COLLI opens a new branch in Umbria, with the exhibition by Luca Trevisani

COLLI opens a new branch in Umbria, with the exhibition by Luca Trevisani
COLLI opens a new branch in Umbria, with the exhibition by Luca Trevisani

Bringing something to light by digging so you can see it. In Sicily, on the north-eastern side of Mount Pellegrino overlooking Palermo, there is a complex of four natural caves which take their name from the small hamlet close to them: the Addaura caves. Extraordinary is the memory that envelops and preserves in the mineral stratifications in which they were engraved, a complex of rock graffiti belonging to the Epigravettian culture of the late Mesolithic and found in the early 1950s.

A hidden treasure, set in the heart of a deep, internal, invisible dimension, where different multitudes of signs and traces are embodied in the stone.
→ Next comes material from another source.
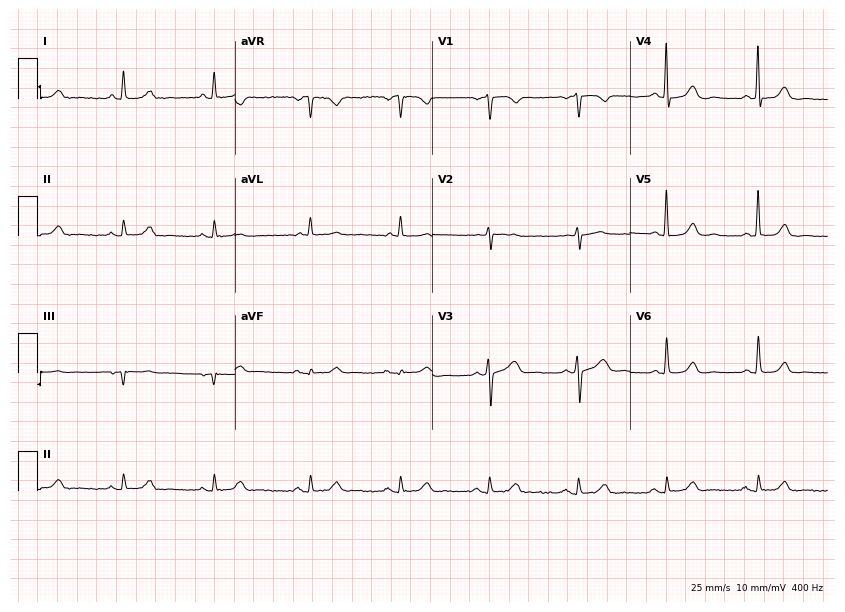
Resting 12-lead electrocardiogram (8.1-second recording at 400 Hz). Patient: a 64-year-old woman. Read as a normal ECG.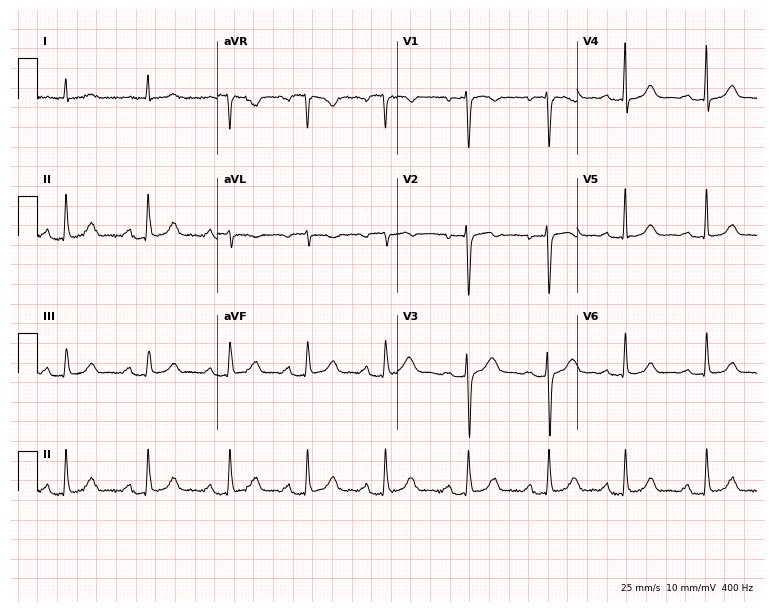
Electrocardiogram (7.3-second recording at 400 Hz), a female patient, 33 years old. Interpretation includes first-degree AV block.

A lively enigmatic imagery, made up only of human figures positioned in a circle around two bodies with contorted, uncomfortable poses, with covered faces. Engraved around 14 thousand years ago, they are the first known example of a ritualistic representation, of a banquet, of human society. This is the story that Luca Trevisani tells, stitching together the mysterious plots of a past collective memory with a flavor that never fossilizes.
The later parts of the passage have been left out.